Measurement of variables

Data of waist circumference, height, weight, blood pressure, serum lipid level and fasting blood glucose level were collected for analysis. Blood tests were performed by Department of Laboratory Medicine, the First Affiliated Hospital of Chongqing Medical University. Past medical history of participants were inquired and recorded in electronic medical record system.

Definition of metabolic syndrome and body mass index (BMI)

According to the definition of a Joint Scientific Statement[4], metabolic syndrome is defined as the presence of three or more of the following five risk factors: (1) Visceral obesity defined by waist circumference (population and country specific definitions, males ≥ 85cm and females ≥ 80cm for Chinese); (2) Triglycerides ≥ 150 mg/dL; (3) Decreased high density lipoprotein cholesterol (HDL-C) levels (males < 40mg/dL, females < 50 mg/dL); (4) Blood pressure elevated (systolic ≥130 mmHg and/or diastolic ≥85 mmHg); (5) Fasting blood glucose level ≥ 100 mg/dL.

 Figure 1 

Cases selection flow diagram

J Cancer Image (Click on the image to enlarge.)

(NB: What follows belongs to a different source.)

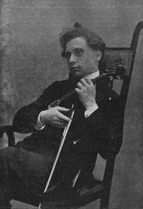 Jaroslav Kocián (-1904)

BMI is calculated as weight in kilograms divided by height in meters squared (kg/m2). BMI is classified with the following measures approved by the WHO expert consultation[13]: (1) Underweight: BMI < 18.5 kg/m2 (< 16.0 kg/m2, severe underweight; 16.0-16.9 kg/m2, moderate underweight; 17.0-18.49 kg/m2, mild underweight); (2) Normal: BMI 18.5-24.9 kg/m2; (3) Preobese: BMI 25.0-29.9 kg/m2; (4) Obesity: BMI ≥ 30.0 kg/m2 (30.0-34.9 kg/m2, obese class I; 35.0-39.9 kg/m2, obese class II; ≥ 40.0 kg/m2 , obese class III). The status of metabolic syndrome by the BMI stratification among breast cancer patients and control population was analyzed.

Statistical analysis

All statistics were calculated by Microsoft Office 2010 and Statistical Package for Social Science Program (SPSS, version 19, Chicago, IL). All p values were two-sided and p<0.05 was considered to be statistically significant for all analyses. Pearson Chi-Square test and Continuity Correction Chi-Square test were mainly used to comparative analysis of the p values for count variables of metabolic syndrome and its components among breast cancer patients and control population. Besides, we estimated odds ratio (OR) and 95% confidence interval (CI) using univariate logistic regression analysis model to assess the metabolic syndrome among breast cancer patients and control population.

Results

Characteristics of the study population

A total of 3817 participants were eligible, of which 605 participants were initially female breast cancer patients (median age: 50.3 years), the other 3212 participants were control females (median age: 46.6 years) from our physical examination system within the same time frame. The average BMI of primary female breast cancer patients and control females group was 23.9 kg/m2 and 22.5 kg/m2. Originally, we extracted 4835 control females' physical examination data for preliminary screening, further we excluded those without intact metabolic syndrome indicators, BMI, medical history and basic information, finally 3212 control females remained for further analysis. The metabolic syndrome indicators, BMI, medical history and basic information of the 605 primary female breast cancer patients from the Breast Cancer Center of Chongqing record system were measured at the time of first hospitalized.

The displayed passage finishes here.